Evaluating the Estimates

I follow the footstep of the authors to calculate the mutual information of a two dimensional Gaussian distribution with zero mean, unit variance, and correlation, $r$.

The exact mutual information of a two-dimensional Gaussian distribution with correlation matrix, $\sigma$, is

\[I(X, Y) = -\frac{1}{2} \log(\text{det}\sigma) \,. \label{eq:exact}\]

In the following plot, we show mutual information as a function of covariance. The blue line is the exact calculation using Eq. (\ref{eq:exact}), the orange line is the mutual information estimate calculated with Eq. (\ref{eq:8}), while the reen line is the mutual information calculation implemented in sklearn. The plot shows that the estimate is in agreement with the exact value.

In the next plot, we show the percentage different between the mutual information estimate and the exact value Eq. (\ref{eq:exact}),

\[\frac{I_\text{estimate} - I_\text{exact}}{I_\text{exact}} \,.\]

The blue line is the difference between Eq. (\ref{eq:8}) and the exact value, while the orange line is the difference between sklearn calculation and the exact value. The plot shows that the error of the estimate decreases as the covariance of the data increases. However, the error can be rather big. Notice that the paper only shows the difference, not the percentage difference. When the value of MI is very small, a small difference can be translated to a big percentage difference. My calculation is slightly different from sklearn calculation because in sklearn, a small amount of noise is added to x see here.

The next plot shows the percentage difference between mutual information estimate and the exact value for as a function of number of data points. The blue line is the exact value, the orange line is my calculation, while the green line is sklearn calculation. This plot shows that the error of the estimates decreases as the number of points increases. However for $n\gtrsim7500$, the error seems to dominated by systematic error.

Conclusion

From the above plots, we can see that we should take the estimate with a grain of salt. The statistics error can be large when the number of data points is small. In addition, if correlation between the data is very small, the percentage error of the estimate can be large. Furthermore, the above plot is based on normal distributed data, which the exact mutual information is known. For other distribution, please refer to the original paper for more information.
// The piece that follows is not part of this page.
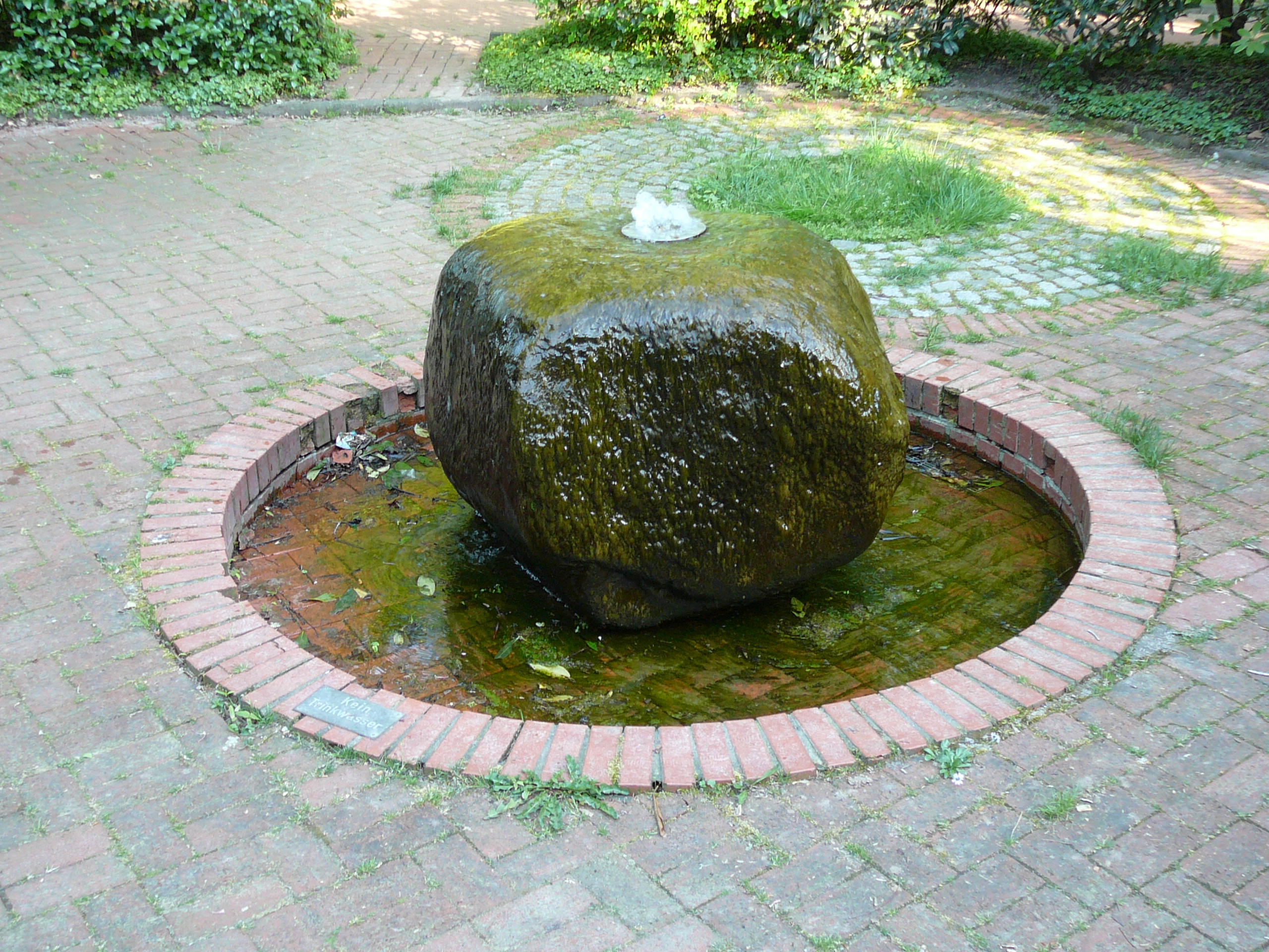 Auf dem Eigen, Wuppertal

I wasn’t able to reproduce correct mutual information estimate based on the second formulation, Eq. (\ref{eq:9}). Please let me raise an issue if you see any mistakes in my calculation.

I do not really get the generalization of $H(X)$ to multi-dimension. However, the result of this paper is mainly empirical. So, I will let somebody else to worry about this. Perhaps by figuring this part out, one might be able to show why this estimates always give zero for variables that are not correlated.